Desde la cabeza del martillo un rayo
brillante de color plata y azul salió despedido hacia los barcos en
lo alto. El trueno retumbó por toda la plaza. Tol'chuk cayó hacia
atrás, con los brazos quemados hasta los codos.
Meric, resguardado por sus vientos, también
salió disparado hacia atrás, pero se mantuvo de pie. Observó cómo
el relámpago salía despedido entre dos barcos de guerra.

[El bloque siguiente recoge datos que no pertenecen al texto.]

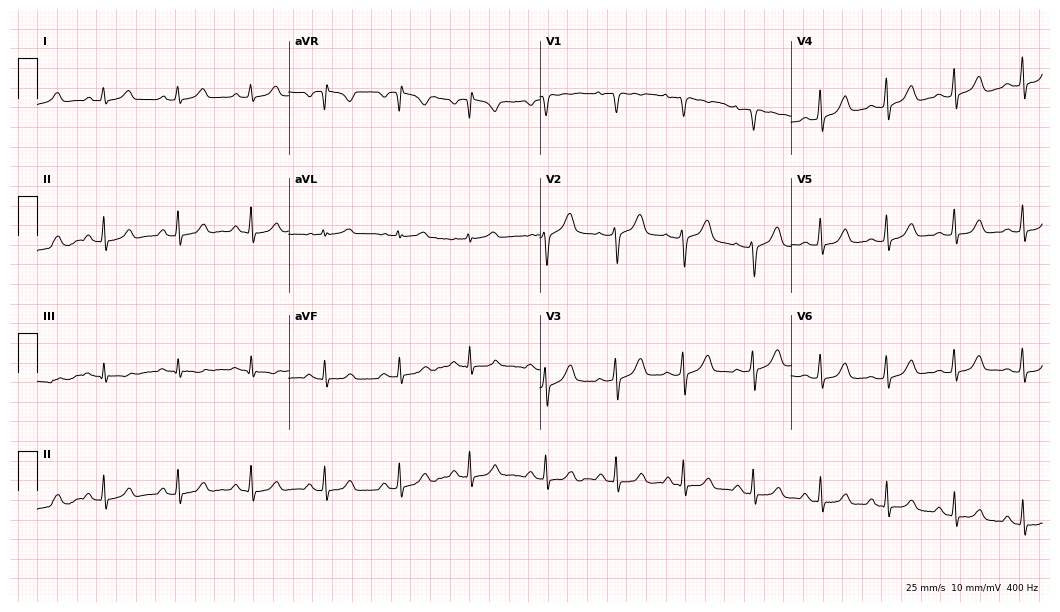
ECG — a female, 23 years old. Screened for six findings — first-degree AV block, right bundle branch block, left bundle branch block, sinus bradycardia, atrial fibrillation, sinus tachycardia — none is recorded.
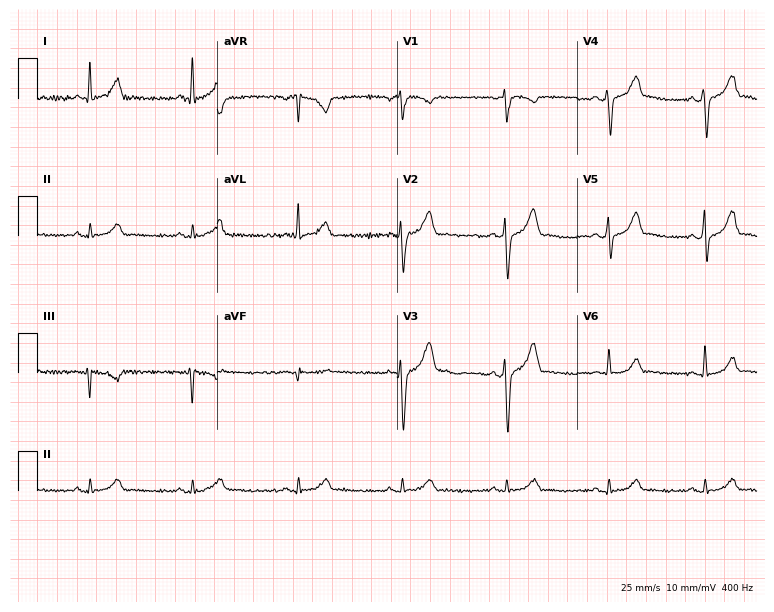
Standard 12-lead ECG recorded from a 47-year-old man. Read as a normal ECG.

—¡Miradlo! —rezó Meric—. ¡Mirad abajo!
Tol'chuk se intentó levantar del suelo
adoquinado, pero Mama Freda se colocó a su lado y le aplicó un
bálsamo en la piel chamuscada y humeante. Tol'chuk parecía más
molesto que aliviado ante las atenciones de la anciana
curandera.
—¿Ha funcionado?
Meric escrutó los barcos encima de él. No
advirtió señal alguna de que los barcos hubieran reconocido aquel
relámpago como una señal. Seguramente, se dijo, ante el espectáculo
de rayos que se desarrollaba entre los numerosos barcos, la
tripulación apenas se habría apercibido de la intervención de
Meric.
—No —dijo con amargura—. Mi gente son ante
todo seres de aire y nube. Es necesario algo más que un chispazo
para que miren abajo.
—Nosotros vuelve a intentar —insistió
Tol'chuk poniéndose de pie.
Meric negó con la cabeza.
—He utilizado casi toda la energía que me
quedaba. Necesitaría descansar durante casi un cuarto de luna para
repetir lo que acabo de hacer.
—Entonces es imposible.
Tol'chuk volvió la vista cansada hacia las
cinco Nubes Tormentosas que se arremolinaban alrededor de lo alto
del pico.
—Deberíamos regresar a las catacumbas
—propuso Meric—. Al menos así podríamos apartar a los demás de
ahí.
—Nosotros no lo consigue...
Un rugido aterrador se desparramó
repentinamente por la plaza proveniente de detrás de ellos. Los
tres se volvieron a tiempo para ver cómo una enorme forma de alas
negras bordeaba la parte superior de la torre y se precipitaba en
picado hacia ellos. Meric y los demás se apartaron despavoridos. Un
gesto brusco de las alas escamosas redujo la velocidad de caída e
hizo aterrizar la bestia contra el suelo de piedra con un chirrido
de uñas.
Meric vio entonces a la diminuta jinete que
había sobre aquella bestia.
—¡Sy-wen!
La pequeña mer'ai estaba demacrada y
exhausta. Parecía como si hubiera perdido sustancia a causa de los
horrores del día.
—¡Gracias a la Madre Dulcísima! Vi ese
destello y deseé que fueras tú. —Miró entonces por la plaza—.
¿Dónde se encuentran la bruja y los demás?
Meric se acercó con rapidez sin atender al
giro de cabeza que el dragón hizo en dirección hacia él. Los
enormes ojos negros de Ragnar'k parecían estar absorbiéndolo.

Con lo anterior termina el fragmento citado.